Concernant spécifiquement le Transco nous avons eu l’occasion de dire que si le principe nous en semble pertinent il convient de passer à une seconde étape : évaluation des trajets réels et articulation en partenariat avec les autres collectivités des horaires. Plus que de réfléchir en terme de ligne il convient désormais de raisonner en termes de plage couverte : quand mon Transco arrive dans une gare, suis-je sûr qu’un TER parte dans le quart d’heure sur les trajets les plus fréquents ? C’est avec le bouquet pluri-modal d’offres de déplacements porté par la politique partenariale ambitieuse proposée par Europe Écologie-Les Verts et Cap 21 que nous saurons répondre à la fois aux besoins de la population, à la diminution des gaz à effet de serre et celle de la ressource en pétrole. »
3 – A l’échelle du canton, seulement 1,5% de locataires occupaient des logements à loyers modérés en 2007 : quelles pistes envisager pour améliorer cette situation ?
– François-Xavier Dugourd (Initiatives Côte-d’Or) : « Rappelons tout d’abord que ce quartier est l’un des plus denses de Dijon. Évidemment, je ne suis pas opposé par principe à de nouvelles constructions. Une ville doit se renouveler. En revanche, je dis non à un bétonnage systématique et irraisonné qui ne respecte pas l’identité de nos quartiers, à laquelle nous sommes attachés.
S’il doit y avoir de nouveaux programmes immobiliers, je souhaite que les projets soient concertés avec les habitants des rues concernées, et surtout qu’ils soient compatibles avec leur cadre de vie. Il est essentiel que les questions de stationnement, de circulation, d’équipements publics, la place des espaces verts soient prises en compte en amont des projets. Le logement, et notamment le logement social, doit être intégré dans une politique d’urbanisme intelligente, globale et respectueuse de la qualité de vie des habitants. »
– Christiane Estève (Alliance écologiste) : « Il existe en France une culture du pavillon familial, du lotissement, trop généralisée et dont les promoteurs immobiliers se font les choux gras, tout en proposant un chauffage électrique ruineux. Les HLM perdent peu à peu leur image assez sordides et deviennent, réduits en taille, rénovés ou repensés, des lieux de convivialité, dès lors qu’une bonne éducation au partage des biens communs, au bon tri sélectif, au respect des autres se dessine. Le logement collectif, de toute façon, a un impact environnemental bien moindre qu’un pavillon, en référence au quartier-phare Vauban de Freiburg en Allemagne. »

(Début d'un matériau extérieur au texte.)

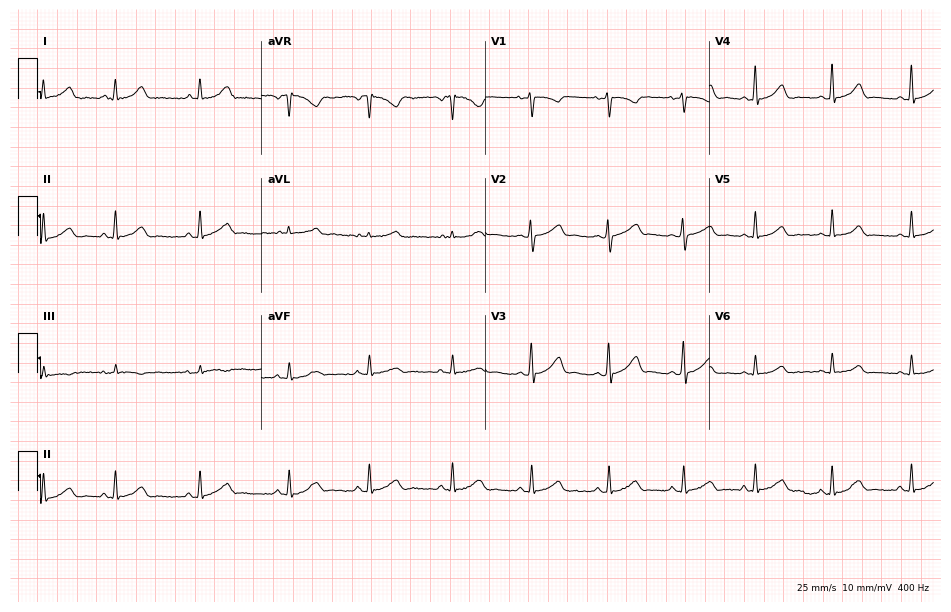
Resting 12-lead electrocardiogram (9.1-second recording at 400 Hz). Patient: a female, 31 years old. Read as a normal ECG.
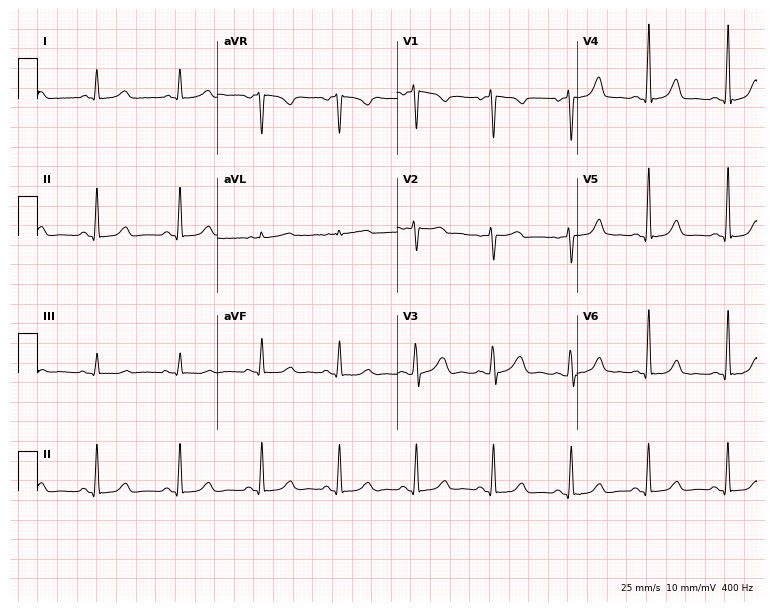
12-lead ECG (7.3-second recording at 400 Hz) from a 46-year-old female patient. Screened for six findings — first-degree AV block, right bundle branch block (RBBB), left bundle branch block (LBBB), sinus bradycardia, atrial fibrillation (AF), sinus tachycardia — none is recorded. Other findings, if any, are not listed.

– Pascal Moriou (Debout la République) : « Dans le canton de Dijon VI, il y a peu de terrains disponibles ; les constructions prévues dont les permis de construire ont été donnés par la Ville et le Grand Dijon ne sont pas destinés à des logements HLM ; tout au plus surtout dans le quartier Égalité-Montmartre, les bâtiments prévus ne seront par leur taille que destinés à boucher la lumière et le soleil de nombreux habitants actuels ce que je combattrai vigoureusement. Les problèmes de stationnement et de sécurité routière ne vont que s’accroître. En outre le nombre de logement HLM ne se regarde pas au niveau d’un seul canton mais à l’échelle de toute la Ville. »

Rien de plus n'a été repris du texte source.